Sarah T. Melton, PharmD


November 23, 2015


What is this new insanity drug of abuse known as gravel or flakka?

Response from Sarah T. Melton, PharmD
Associate Professor of Pharmacy Practice, Gatton College of Pharmacy, East Tennessee State University, Johnson City, Tennessee

Recent news reports detail a man, who thought he was being chased by dozens of cars, using every ounce of strength to break the glass of a police station entrance door.[1] Another man ran naked down the street, attempting to have sex with a tree before being arrested, telling the police he was Thor, the mythical god of thunder.[2] Another man was so petrified that he climbed a security fence and impaled himself.[3] In each incident, the person had ingested a new synthetic designer drug nicknamed "$5 insanity" because of the low cost per dose and the bizarre behaviors that the drug precipitates.

Originally synthesized in the 1960s, α-pyrrolidinovalerophenone (α-PVP) is a synthetic stimulant structurally related to bath salts, such as 3,4-methylenedioxypyrovalerone (MDPV). α-PVP abuse is on the rise, especially in areas throughout Florida, Ohio, Texas, and Tennessee.

Categorized as a schedule I controlled substance by the US Drug Enforcement Agency in 2014,[4] α-PVP is most commonly known by its street name of "flakka," Spanish slang for a thin, beautiful woman, or "gravel" because of its similar appearance to white/pink aquarium gravel.

Easily purchased over the Internet from China, India, or Pakistan, this drug can be eaten, injected, snorted, or vaporized in an e-cigarette. Vaporizing causes the drug to quickly enter the bloodstream, making this method more likely to cause overdose.[5]

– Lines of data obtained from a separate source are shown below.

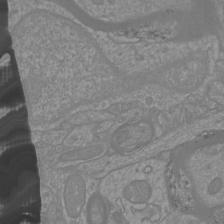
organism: Mouse
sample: Cortical neurons
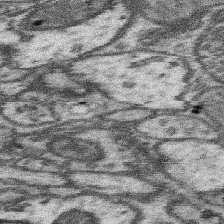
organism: Mouse
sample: Somatosensory cortex neuropil
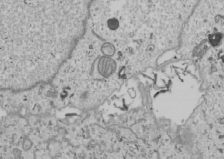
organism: Human
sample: Mitochondria in U2OS cells
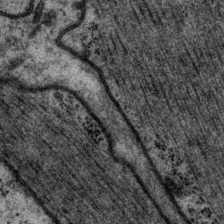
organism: P. pacificus
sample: Pharynx
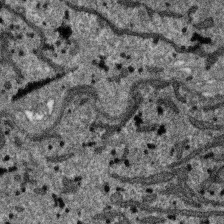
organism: Human
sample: Lung epithelial cells infected with SARS-CoV-2
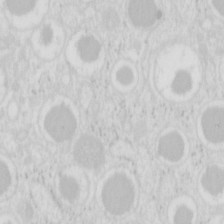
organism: Mouse
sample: Pancreas
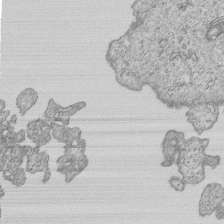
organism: Human
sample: MDA-MB-231 cells
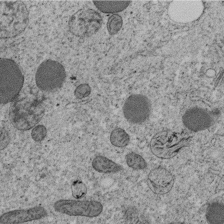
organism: C. elegans
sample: C. elegans embryo early stage
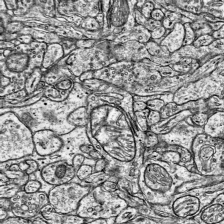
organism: Mouse
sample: Visual Cortex

Chemically, both α-PVP and MDPV are synthetic cathinones. Although α-PVP has been synthesized for several decades, the mechanism of action has only recently been elucidated following its rise in recreational use. In vitro and animal data have given some in sight into how α-PVP causes bizarre behavior and life-thre atening physiologic changes. Synthetic cathinones affect monoamine transporters.[6,7] In particular, α-PVP inhibits norepinephrine and dopamine transporters and is much more potent than cocaine or amphetamine.[8] α-PVP prevents the reuptake of norepinephrine and dopamine but has little effect on serotonin.[8] This sharp increase in norepinephrine causes many of the physiologic changes, including a dangerously high heart rate and blood pressure; increased dopamine can cause delusions, hallucinations, and increased locomotion.[8]

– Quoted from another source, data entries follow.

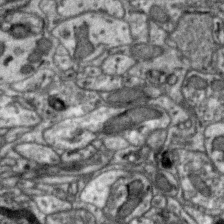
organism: Zebra finch
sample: Brain
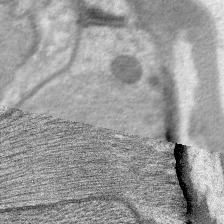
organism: C. elegans
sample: Pharynx
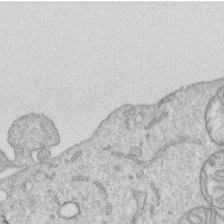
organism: Human
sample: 1205lu cells
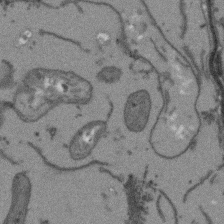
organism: Arabidopsis thaliana
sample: Root tip
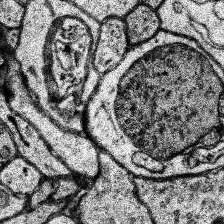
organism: Human
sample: Temporal Lobe
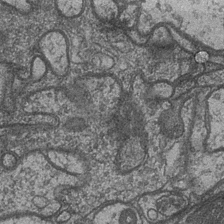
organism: Drosophila
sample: Optic medulla
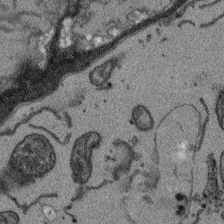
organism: Arabidopsis thaliana
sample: Root tip
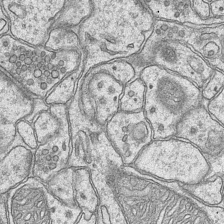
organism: Mouse
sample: CA1 Hippocampus
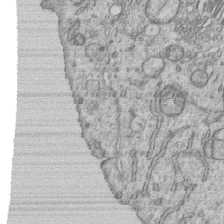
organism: Human
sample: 1205lu cells
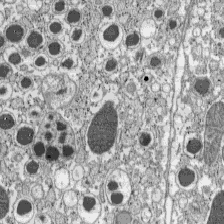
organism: C57BL Mouse
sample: Pancreatic islet
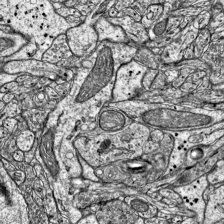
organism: Mouse
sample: Visual Cortex
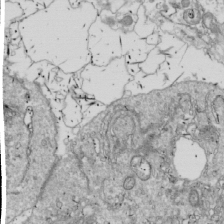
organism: Drosophila
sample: Cell division; meiosis; drosophila spermatocytes
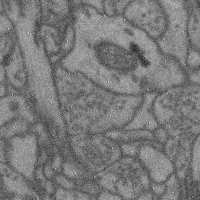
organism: Mouse
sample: Cerebral cortex
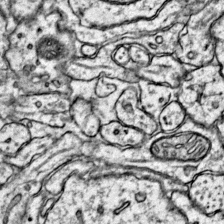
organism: Mouse
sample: Primary visual cortex
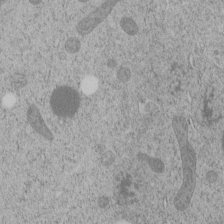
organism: C. elegans
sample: C. elegans embryo early stage
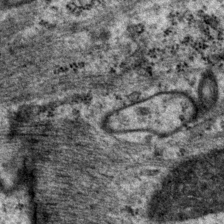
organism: P. pacificus
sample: Pharynx
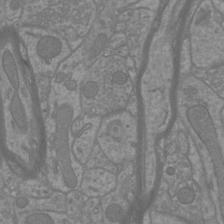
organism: Mouse
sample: Cortical neurons

α-PVP is a desirable recreational drug because it causes euphoria and increased awareness, energy, and stimulation.[9] User experiences include excited delirium, ranging from hallucinations, paranoia, agitation, and bizarre behaviors to delusions of extraordinary strength.[5,9] While delirious, users may become a danger to themselves as well as others. Healthcare providers and law enforcement should be cautious when restraining persons who have used α-PVP. The person will typically vigorously struggle, and consequences can include seizures, arrhythmias, and death.[9] Use of α-PVP has also been known to cause hyperthermia, which is exacerbated by struggling and agitation. Increased muscle activity due to struggling, bizarre behaviors, and delusions may result in muscle overactivity and hyperthermia and metabolic consequences.[10] Furthermore, muscle tissue may begin to degrade, leading to rhabdomyolysis. Patients can become dehydrated due to overexertion. The combination of muscle breakdown and dehydration can precipitate renal failure.[5,9,10]

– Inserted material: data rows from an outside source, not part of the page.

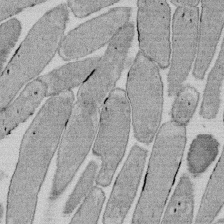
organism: E. coli
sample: Bacterial nucleoid
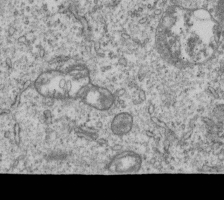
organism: Human
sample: MDA-MB-231 cells
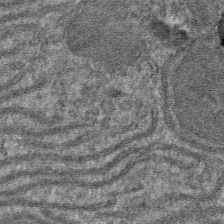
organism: Mouse
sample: Mouse hepatocytes

The treatment of α-PVP intoxication is similar to the treatment of intoxication with bath salts, based on the similar structure and physiologic effects.[10] Provision of supportive care to reverse effects and to prevent complications includes the use of intravenous benzodiazepines for sedation and seizure prevention until the effects of α-PVP have subsided. Intravenous fluids are also administered, particularly if rhabdomyolysis is suspected.

Identification of α-PVP intoxication through laboratory testing can be challenging. α-PVP is not detected on usual qualitative urine drug testing; however, α-PVP and metabolites can be identified through specific quantitative testing of blood or urine using gas- and liquid-chromatographic–mass spectrometric methods.[11,12]

Healthcare professionals should be aware of the newest trends in synthetic drug abuse and the physiologic and psychiatric consequences of intoxication. Patients, especially those with a history of addiction, should be educated about the dangers of substances such as α-PVP. The general population, particularly parents, should take notice to help deter experimentation and subsequent addiction, physical injury, and possible death.

Dr Melton wishes to acknowledge the research assistance of Sarah Blevins, PharmD Candidate; Jenny Dalton, PharmD Candidate; and Allison Graham, PharmD Candidate.